Yuri Rozum (Юрий Александрович Розум; born 22 February 1954 in Moscow, USSR) is a Russian-born concert pianist and philanthropist.

Rozum was born to famous musical parents. His father was baritone Alexander Rozum and his mother was Galina Rozhdestvenskaya, conductor of the Russian Academic Folk Choir. Both were recipients of the title of People's Artist of the USSR.

When Rozum was only age seven, his mother discovered that he had perfect pitch, leading to his immediate enrolment in the Central Music School of the Moscow Conservatory, where he would later study under Lev Naumov and Yevgeny Malinin, themselves students of Heinrich Neuhaus.

Rozum developed an interest in philosophy by age fourteen, becoming especially interested in the works of the exiled Nikolai Berdyayev. From there, Rozum became extremely spiritual, leading life as an ascetic and, at the risk of his own freedom, immersing himself in the works of Alexander Solzhenitsyn.

In 1975, at the age of twenty-one, Rozum was selected to compete in the Queen Elisabeth Competition in Brussels.
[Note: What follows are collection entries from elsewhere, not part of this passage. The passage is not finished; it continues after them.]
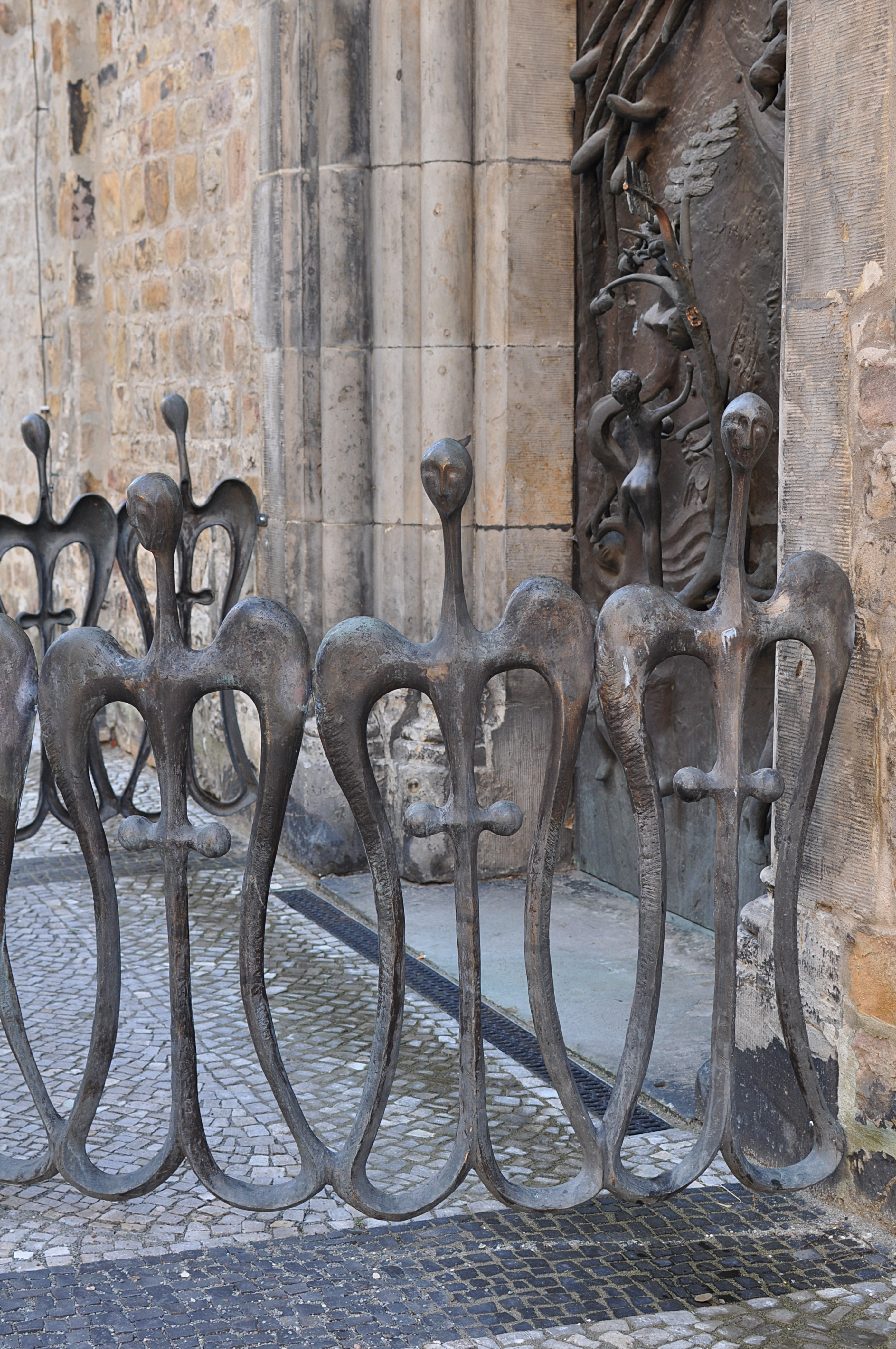 Portalzaun der Kathedrale St. Sebastian in Magdeburg-Altstadt. This is a photograph of an architectural monument.It is on the list of cultural monuments of Magdeburg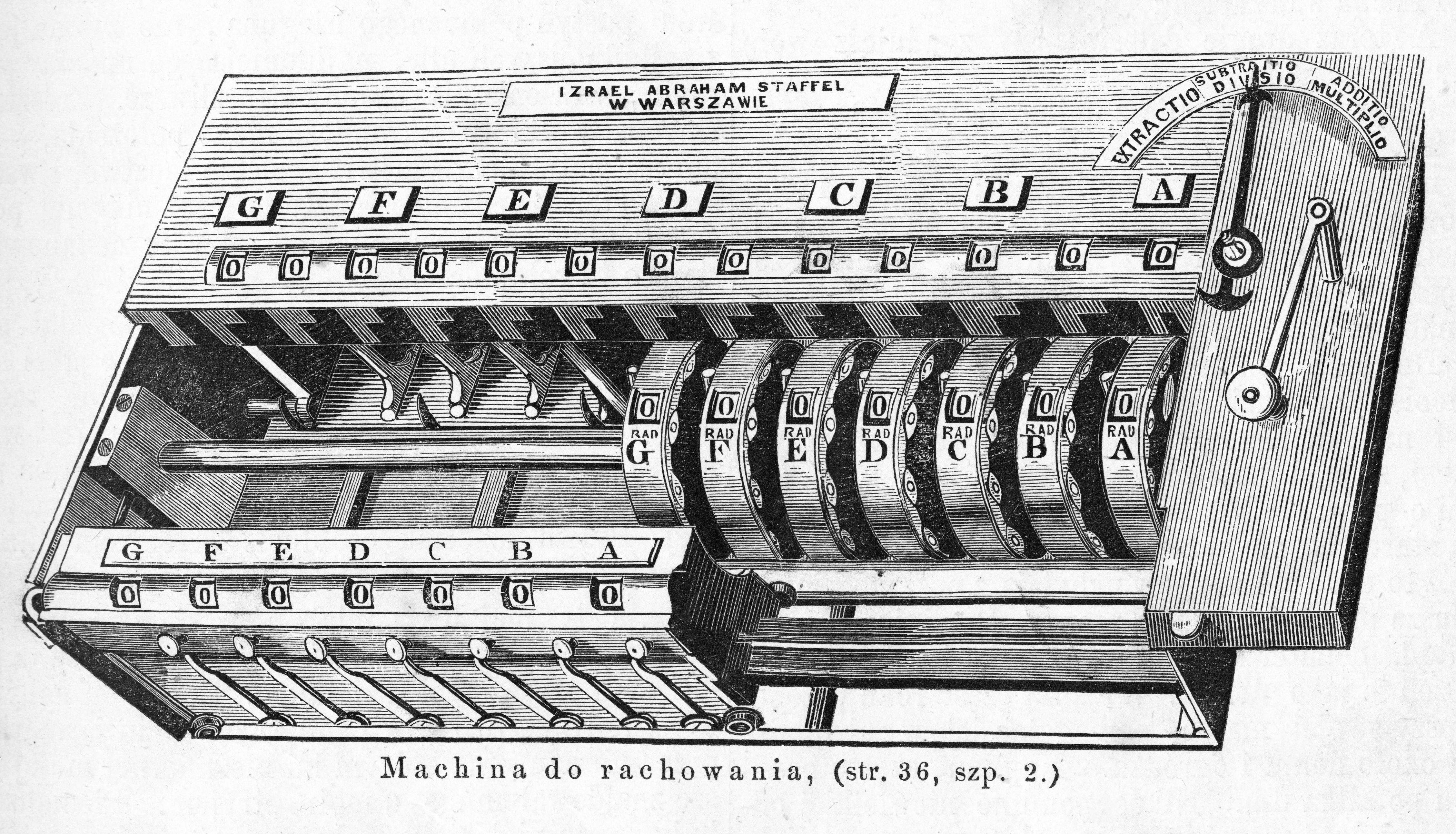 Machina do rachowania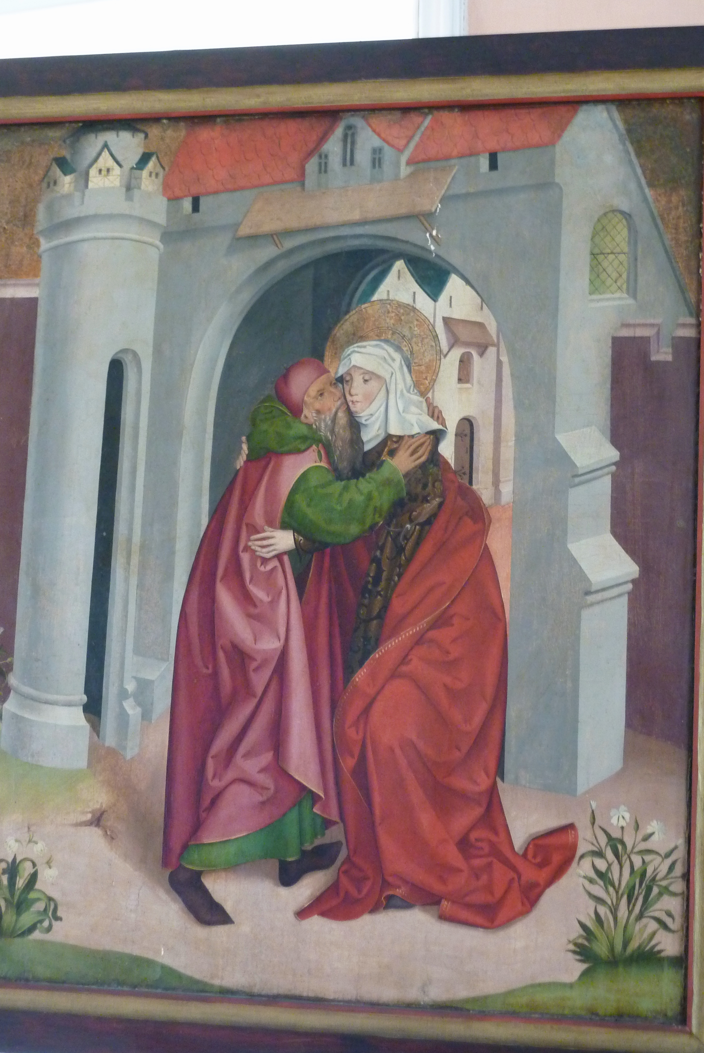 Lauterbacher Marienaltar, um 1480, im ehemaligen Stadtpalais Hohhaus (Hohhaus Museum) in Lauterbach (Hessen), zweiter Zustand (einmal geöffnete Flügel), Szenen aus dem Leben Marias, Darstellung: Anna und Joachim an der Goldenen Pforte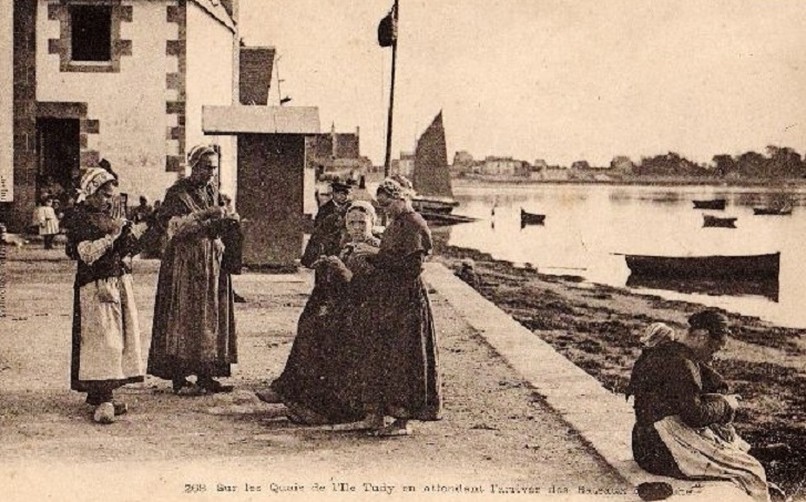 Dentellières à l'Île-Tudy (carte postale antérieure à 1920, auteur inconnu)

Due to political reasons, Soviet authorities denied his visa and almost immediately drafted him into the military where he would be totally separated from performing on piano for eighteen months.

By 1979, changes in policy allowed him to travel abroad, but mostly within Soviet-controlled Eastern Europe. After the fall of the Soviet Union, Rozum immediately began performing in Western venues.

In 2001, Yuri Rozum was awarded the title People's Artist of Russia by Russian president Vladimir Putin. Polls taken by Russian media place Rozum within that country's list of "Top Ten Classical Musicians in Russia."

In 2003, Rozum became the first pianist to perform a recital in the Main Hall of the Russian Federation Government House.

Rozum founded the 'Yuri Rozum International Charitable Foundation' in April 2005, as a means of providing scholarships to promising young musicians as well as the promotion of major annual music festivals.